(Extracted records)
━━━━━━━━━━━━━━━━

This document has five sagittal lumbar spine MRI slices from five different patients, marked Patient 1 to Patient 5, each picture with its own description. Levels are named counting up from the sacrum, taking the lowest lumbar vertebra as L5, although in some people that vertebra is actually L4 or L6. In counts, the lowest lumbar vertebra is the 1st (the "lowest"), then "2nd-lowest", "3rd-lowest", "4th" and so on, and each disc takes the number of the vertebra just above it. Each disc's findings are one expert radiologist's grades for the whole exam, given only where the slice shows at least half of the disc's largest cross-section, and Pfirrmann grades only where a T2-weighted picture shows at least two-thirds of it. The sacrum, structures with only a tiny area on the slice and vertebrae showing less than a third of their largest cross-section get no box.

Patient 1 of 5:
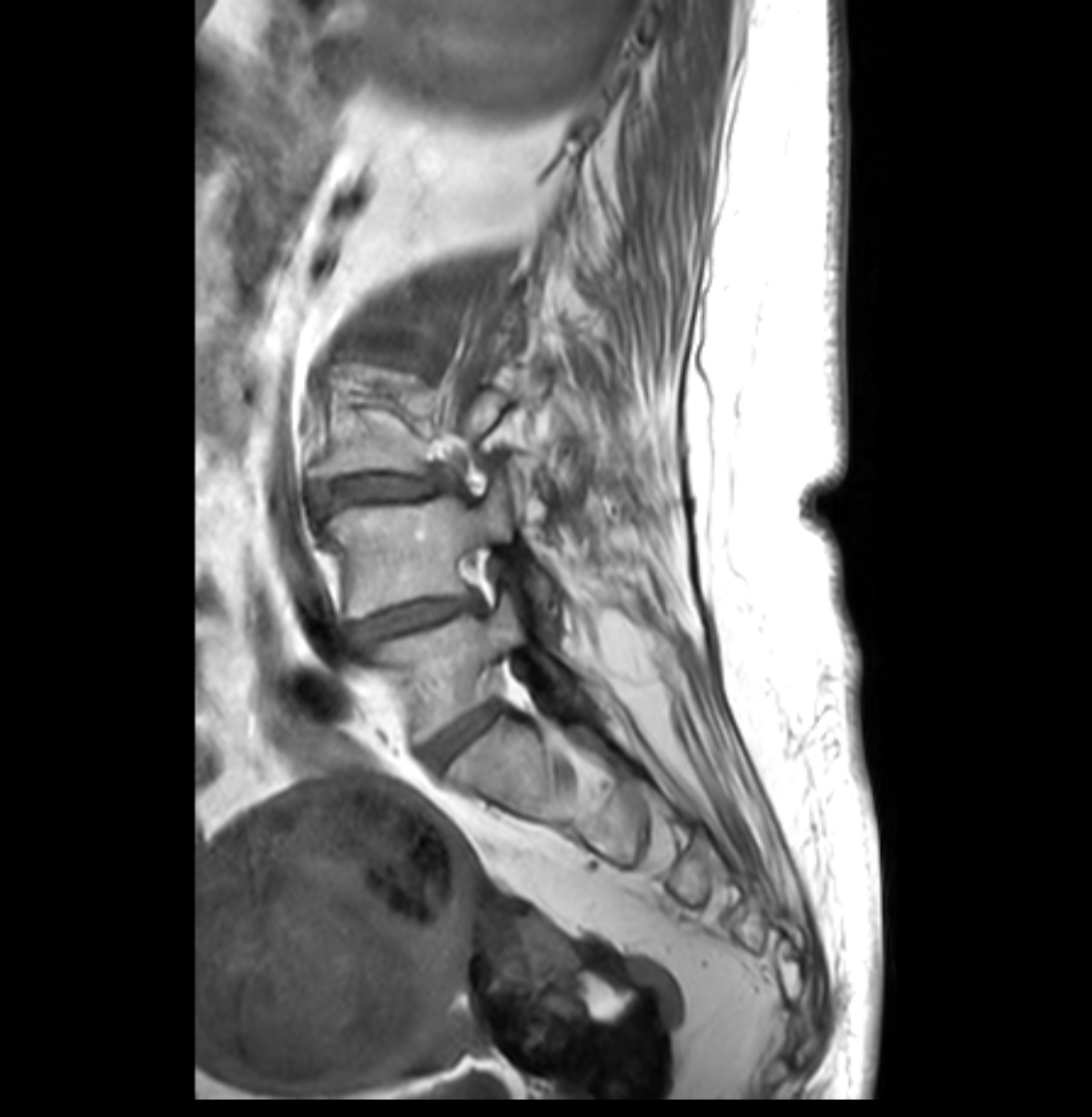 Image 1092x1117, MRI lumbar spine (T1-weighted), sagittal plane, Sagittal slice index 10
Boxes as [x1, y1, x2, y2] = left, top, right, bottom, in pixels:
2nd-lowest vertebra: [319, 497, 555, 618] | lowest vertebra: [368, 592, 560, 741] | 2nd-lowest disc: [349, 595, 477, 644] | lowest disc: [424, 703, 501, 767] | 3rd-lowest disc: [315, 473, 447, 510]

Degenerative findings by level:
- 3rd-lowest disc: disc narrowing, disc bulging, spondylolisthesis
- 2nd-lowest disc: disc bulging, disc narrowing

Patient 2 of 5:
Slice spacing 3.3 mm. T2-weighted sagittal MRI of the lumbar spine. Patient sex: M. SIEMENS Avanto_fit (1.5T).
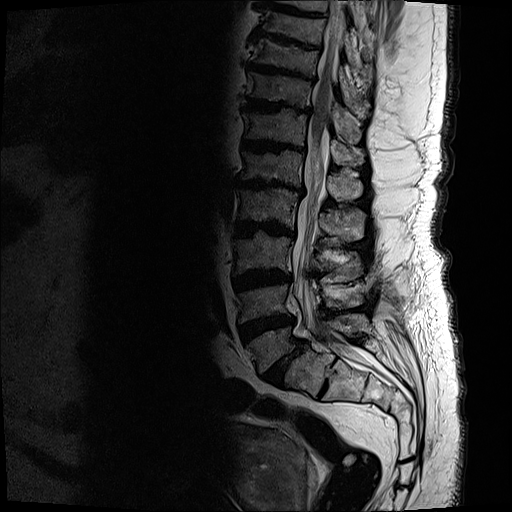 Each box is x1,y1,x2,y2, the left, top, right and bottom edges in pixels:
IVD L2/L3 (4th disc) = 236,220,294,237.
IVD T9/T10 (9th disc) = 249,35,322,49.
Spinal canal = 292,1,371,366.
L5/S1 (lowest disc) = 262,341,303,386.
L1/L2 (5th disc) = 239,179,306,196.
T10 (8th vertebra) = 253,38,361,113.
IVD L3/L4 (3rd-lowest disc) = 234,269,290,291.
L4 (2nd-lowest vertebra) = 239,285,363,322.
L3 (3rd-lowest vertebra) = 235,232,364,276.
L5 (lowest vertebra) = 247,313,368,373.
T11 (7th vertebra) = 248,71,362,141.
T10/T11 (8th disc) = 249,62,317,82.
L1 (5th vertebra) = 241,150,365,202.
T12 (6th vertebra) = 243,108,366,165.
L4/L5 (2nd-lowest disc) = 237,315,296,343.
L2 (4th vertebra) = 239,187,368,241.
T11/T12 (7th disc) = 243,97,313,113.
T12/L1 (6th disc) = 243,139,306,153.

Degenerative findings by level:
- L4/L5 (2nd-lowest disc): Pfirrmann grade 5, disc bulging, Modic type II, disc narrowing, lower-endplate change, upper-endplate change
- L2/L3 (4th disc): Pfirrmann grade 5, Modic type II, disc bulging, upper-endplate change, disc narrowing, lower-endplate change
- T11/T12 (7th disc): Pfirrmann grade 5, lower-endplate change, disc narrowing, upper-endplate change, disc bulging, Modic type II
- T12/L1 (6th disc): Pfirrmann grade 5, Modic type II, disc narrowing, upper-endplate change, lower-endplate change, disc bulging
- L1/L2 (5th disc): lower-endplate change, Modic type II, disc bulging, upper-endplate change, disc narrowing
- L3/L4 (3rd-lowest disc): Pfirrmann grade 5, disc bulging, Modic type II, upper-endplate change, disc narrowing, lower-endplate change
- T10/T11 (8th disc): Modic type II, upper-endplate change, disc narrowing, lower-endplate change, disc bulging
- T9/T10 (9th disc): Pfirrmann grade 5, upper-endplate change, Modic type II, disc bulging, disc narrowing, lower-endplate change
- L5/S1 (lowest disc): Pfirrmann grade 5, spondylolisthesis, Modic type II, disc narrowing, disc bulging, upper-endplate change, lower-endplate change

Patient 3 of 5:
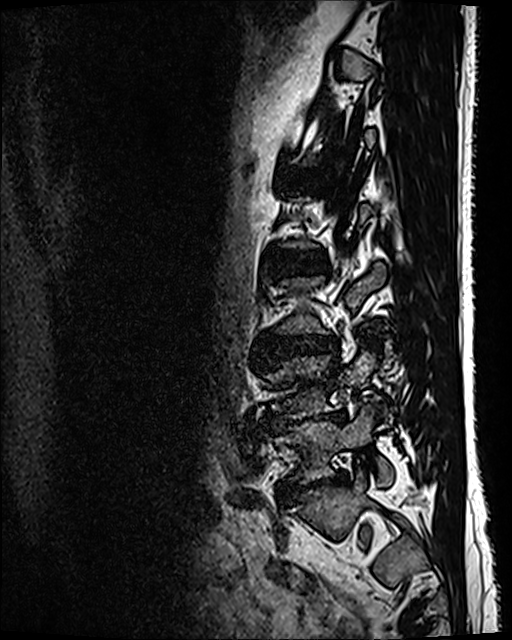
MRI lumbar spine (T2 SPACE (3D)), sagittal plane | Image 512x640
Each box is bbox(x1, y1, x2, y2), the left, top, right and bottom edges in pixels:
Annotations:
- IVD L4/L5 = bbox(271, 412, 343, 426)
- IVD L3/L4 = bbox(266, 335, 333, 353)
- L4 vertebra = bbox(268, 351, 380, 417)
- L2/L3 = bbox(278, 255, 327, 272)
- L5 vertebra = bbox(267, 404, 392, 484)
- L5/S1 = bbox(281, 473, 346, 499)

Expert MSK radiologist gradings (per disc):
  L3/L4: Pfirrmann grade 3, disc narrowing, disc bulging

Patient 4 of 5:
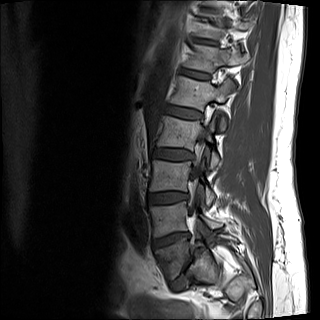 T1-weighted sagittal MRI of the lumbar spine | Slice 5 of 15 | Field of view 280x280 mm

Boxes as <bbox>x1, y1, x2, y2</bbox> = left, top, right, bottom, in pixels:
L1 vertebra: <bbox>171, 76, 234, 130</bbox>.
L5: <bbox>155, 232, 236, 281</bbox>.
L1/L2: <bbox>165, 105, 200, 118</bbox>.
L2/L3: <bbox>152, 148, 193, 160</bbox>.
L5/S1: <bbox>172, 248, 205, 290</bbox>.
T12: <bbox>186, 45, 249, 72</bbox>.
L4 vertebra: <bbox>149, 201, 221, 237</bbox>.
L4/L5: <bbox>152, 232, 187, 249</bbox>.
Spinal canal: <bbox>191, 172, 200, 188</bbox>.
L3/L4: <bbox>148, 191, 188, 205</bbox>.
Disc T11/T12: <bbox>196, 38, 213, 44</bbox>.
Disc T12/L1: <bbox>181, 69, 209, 79</bbox>.
L3 vertebra: <bbox>149, 160, 215, 206</bbox>.
L2: <bbox>157, 115, 219, 168</bbox>.

Degenerative findings by level:
- L2/L3: disc bulging
- L5/S1: disc narrowing, Modic type II, lower-endplate change, disc bulging, spondylolisthesis, upper-endplate change
- L1/L2: disc bulging
- L3/L4: disc bulging
- L4/L5: disc herniation, lower-endplate change, disc narrowing, upper-endplate change, Modic type II
- T12/L1: no herniation, bulging, narrowing, spondylolisthesis, endplate or Modic change recorded

Patient 5 of 5:
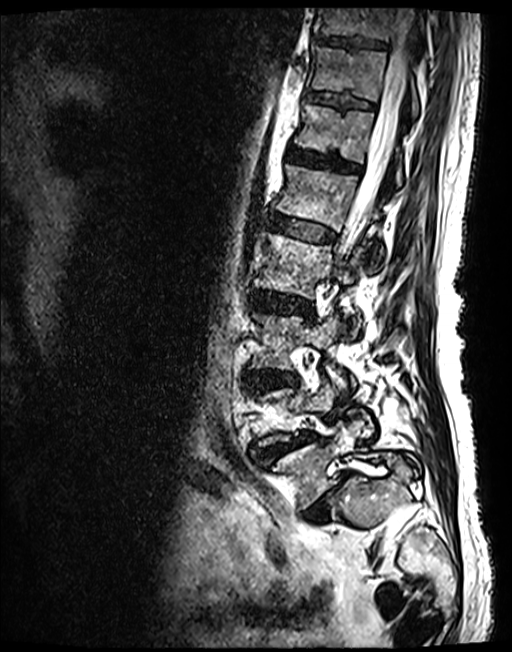
Sagittal T2 SPACE (3D) lumbar spine MRI, Slice 53/143, Field of view 240x306 mm
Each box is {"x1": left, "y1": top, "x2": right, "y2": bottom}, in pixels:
2nd-lowest disc: {"x1": 257, "y1": 432, "x2": 314, "y2": 460}
3rd-lowest vertebra: {"x1": 248, "y1": 313, "x2": 346, "y2": 390}
5th disc: {"x1": 269, "y1": 215, "x2": 334, "y2": 241}
7th vertebra: {"x1": 310, "y1": 47, "x2": 419, "y2": 118}
6th vertebra: {"x1": 294, "y1": 104, "x2": 404, "y2": 186}
3rd-lowest disc: {"x1": 246, "y1": 371, "x2": 298, "y2": 390}
5th vertebra: {"x1": 275, "y1": 165, "x2": 381, "y2": 267}
lowest disc: {"x1": 302, "y1": 470, "x2": 349, "y2": 521}
spinal canal: {"x1": 332, "y1": 8, "x2": 418, "y2": 283}
8th vertebra: {"x1": 315, "y1": 8, "x2": 423, "y2": 40}
lowest vertebra: {"x1": 262, "y1": 421, "x2": 419, "y2": 508}
8th disc: {"x1": 314, "y1": 34, "x2": 385, "y2": 48}
4th disc: {"x1": 247, "y1": 291, "x2": 312, "y2": 313}
7th disc: {"x1": 306, "y1": 91, "x2": 373, "y2": 108}
4th vertebra: {"x1": 254, "y1": 232, "x2": 363, "y2": 338}
6th disc: {"x1": 287, "y1": 147, "x2": 359, "y2": 173}

Per-level radiological findings:
- 4th disc: Pfirrmann grade 3, disc bulging
- 6th disc: Pfirrmann grade 3
- 5th disc: Pfirrmann grade 3
- 8th disc: Pfirrmann grade 3
- 7th disc: Pfirrmann grade 3

━━━━━━━━━━━━━━━━

▶ **Aim of the exercise**: From the first line to the last, reproduce the records above exactly and skip the pictures.

▶ **Problem solution**:
This document has five sagittal lumbar spine MRI slices from five different patients, marked Patient 1 to Patient 5, each picture with its own description. Levels are named counting up from the sacrum, taking the lowest lumbar vertebra as L5, although in some people that vertebra is actually L4 or L6. In counts, the lowest lumbar vertebra is the 1st (the "lowest"), then "2nd-lowest", "3rd-lowest", "4th" and so on, and each disc takes the number of the vertebra just above it. Each disc's findings are one expert radiologist's grades for the whole exam, given only where the slice shows at least half of the disc's largest cross-section, and Pfirrmann grades only where a T2-weighted picture shows at least two-thirds of it. The sacrum, structures with only a tiny area on the slice and vertebrae showing less than a third of their largest cross-section get no box.

Patient 1 of 5:
 Image 1092x1117, MRI lumbar spine (T1-weighted), sagittal plane, Sagittal slice index 10
Boxes as [x1, y1, x2, y2] = left, top, right, bottom, in pixels:
2nd-lowest vertebra: [319, 497, 555, 618] | lowest vertebra: [368, 592, 560, 741] | 2nd-lowest disc: [349, 595, 477, 644] | lowest disc: [424, 703, 501, 767] | 3rd-lowest disc: [315, 473, 447, 510]

Degenerative findings by level:
- 3rd-lowest disc: disc narrowing, disc bulging, spondylolisthesis
- 2nd-lowest disc: disc bulging, disc narrowing

Patient 2 of 5:
Slice spacing 3.3 mm. T2-weighted sagittal MRI of the lumbar spine. Patient sex: M. SIEMENS Avanto_fit (1.5T).
 Each box is x1,y1,x2,y2, the left, top, right and bottom edges in pixels:
IVD L2/L3 (4th disc) = 236,220,294,237.
IVD T9/T10 (9th disc) = 249,35,322,49.
Spinal canal = 292,1,371,366.
L5/S1 (lowest disc) = 262,341,303,386.
L1/L2 (5th disc) = 239,179,306,196.
T10 (8th vertebra) = 253,38,361,113.
IVD L3/L4 (3rd-lowest disc) = 234,269,290,291.
L4 (2nd-lowest vertebra) = 239,285,363,322.
L3 (3rd-lowest vertebra) = 235,232,364,276.
L5 (lowest vertebra) = 247,313,368,373.
T11 (7th vertebra) = 248,71,362,141.
T10/T11 (8th disc) = 249,62,317,82.
L1 (5th vertebra) = 241,150,365,202.
T12 (6th vertebra) = 243,108,366,165.
L4/L5 (2nd-lowest disc) = 237,315,296,343.
L2 (4th vertebra) = 239,187,368,241.
T11/T12 (7th disc) = 243,97,313,113.
T12/L1 (6th disc) = 243,139,306,153.

Degenerative findings by level:
- L4/L5 (2nd-lowest disc): Pfirrmann grade 5, disc bulging, Modic type II, disc narrowing, lower-endplate change, upper-endplate change
- L2/L3 (4th disc): Pfirrmann grade 5, Modic type II, disc bulging, upper-endplate change, disc narrowing, lower-endplate change
- T11/T12 (7th disc): Pfirrmann grade 5, lower-endplate change, disc narrowing, upper-endplate change, disc bulging, Modic type II
- T12/L1 (6th disc): Pfirrmann grade 5, Modic type II, disc narrowing, upper-endplate change, lower-endplate change, disc bulging
- L1/L2 (5th disc): lower-endplate change, Modic type II, disc bulging, upper-endplate change, disc narrowing
- L3/L4 (3rd-lowest disc): Pfirrmann grade 5, disc bulging, Modic type II, upper-endplate change, disc narrowing, lower-endplate change
- T10/T11 (8th disc): Modic type II, upper-endplate change, disc narrowing, lower-endplate change, disc bulging
- T9/T10 (9th disc): Pfirrmann grade 5, upper-endplate change, Modic type II, disc bulging, disc narrowing, lower-endplate change
- L5/S1 (lowest disc): Pfirrmann grade 5, spondylolisthesis, Modic type II, disc narrowing, disc bulging, upper-endplate change, lower-endplate change

Patient 3 of 5:
MRI lumbar spine (T2 SPACE (3D)), sagittal plane | Image 512x640
Each box is bbox(x1, y1, x2, y2), the left, top, right and bottom edges in pixels:
Annotations:
- IVD L4/L5 = bbox(271, 412, 343, 426)
- IVD L3/L4 = bbox(266, 335, 333, 353)
- L4 vertebra = bbox(268, 351, 380, 417)
- L2/L3 = bbox(278, 255, 327, 272)
- L5 vertebra = bbox(267, 404, 392, 484)
- L5/S1 = bbox(281, 473, 346, 499)

Expert MSK radiologist gradings (per disc):
  L3/L4: Pfirrmann grade 3, disc narrowing, disc bulging

Patient 4 of 5:
 T1-weighted sagittal MRI of the lumbar spine | Slice 5 of 15 | Field of view 280x280 mm

Boxes as <bbox>x1, y1, x2, y2</bbox> = left, top, right, bottom, in pixels:
L1 vertebra: <bbox>171, 76, 234, 130</bbox>.
L5: <bbox>155, 232, 236, 281</bbox>.
L1/L2: <bbox>165, 105, 200, 118</bbox>.
L2/L3: <bbox>152, 148, 193, 160</bbox>.
L5/S1: <bbox>172, 248, 205, 290</bbox>.
T12: <bbox>186, 45, 249, 72</bbox>.
L4 vertebra: <bbox>149, 201, 221, 237</bbox>.
L4/L5: <bbox>152, 232, 187, 249</bbox>.
Spinal canal: <bbox>191, 172, 200, 188</bbox>.
L3/L4: <bbox>148, 191, 188, 205</bbox>.
Disc T11/T12: <bbox>196, 38, 213, 44</bbox>.
Disc T12/L1: <bbox>181, 69, 209, 79</bbox>.
L3 vertebra: <bbox>149, 160, 215, 206</bbox>.
L2: <bbox>157, 115, 219, 168</bbox>.

Degenerative findings by level:
- L2/L3: disc bulging
- L5/S1: disc narrowing, Modic type II, lower-endplate change, disc bulging, spondylolisthesis, upper-endplate change
- L1/L2: disc bulging
- L3/L4: disc bulging
- L4/L5: disc herniation, lower-endplate change, disc narrowing, upper-endplate change, Modic type II
- T12/L1: no herniation, bulging, narrowing, spondylolisthesis, endplate or Modic change recorded

Patient 5 of 5:
Sagittal T2 SPACE (3D) lumbar spine MRI, Slice 53/143, Field of view 240x306 mm
Each box is {"x1": left, "y1": top, "x2": right, "y2": bottom}, in pixels:
2nd-lowest disc: {"x1": 257, "y1": 432, "x2": 314, "y2": 460}
3rd-lowest vertebra: {"x1": 248, "y1": 313, "x2": 346, "y2": 390}
5th disc: {"x1": 269, "y1": 215, "x2": 334, "y2": 241}
7th vertebra: {"x1": 310, "y1": 47, "x2": 419, "y2": 118}
6th vertebra: {"x1": 294, "y1": 104, "x2": 404, "y2": 186}
3rd-lowest disc: {"x1": 246, "y1": 371, "x2": 298, "y2": 390}
5th vertebra: {"x1": 275, "y1": 165, "x2": 381, "y2": 267}
lowest disc: {"x1": 302, "y1": 470, "x2": 349, "y2": 521}
spinal canal: {"x1": 332, "y1": 8, "x2": 418, "y2": 283}
8th vertebra: {"x1": 315, "y1": 8, "x2": 423, "y2": 40}
lowest vertebra: {"x1": 262, "y1": 421, "x2": 419, "y2": 508}
8th disc: {"x1": 314, "y1": 34, "x2": 385, "y2": 48}
4th disc: {"x1": 247, "y1": 291, "x2": 312, "y2": 313}
7th disc: {"x1": 306, "y1": 91, "x2": 373, "y2": 108}
4th vertebra: {"x1": 254, "y1": 232, "x2": 363, "y2": 338}
6th disc: {"x1": 287, "y1": 147, "x2": 359, "y2": 173}

Per-level radiological findings:
- 4th disc: Pfirrmann grade 3, disc bulging
- 6th disc: Pfirrmann grade 3
- 5th disc: Pfirrmann grade 3
- 8th disc: Pfirrmann grade 3
- 7th disc: Pfirrmann grade 3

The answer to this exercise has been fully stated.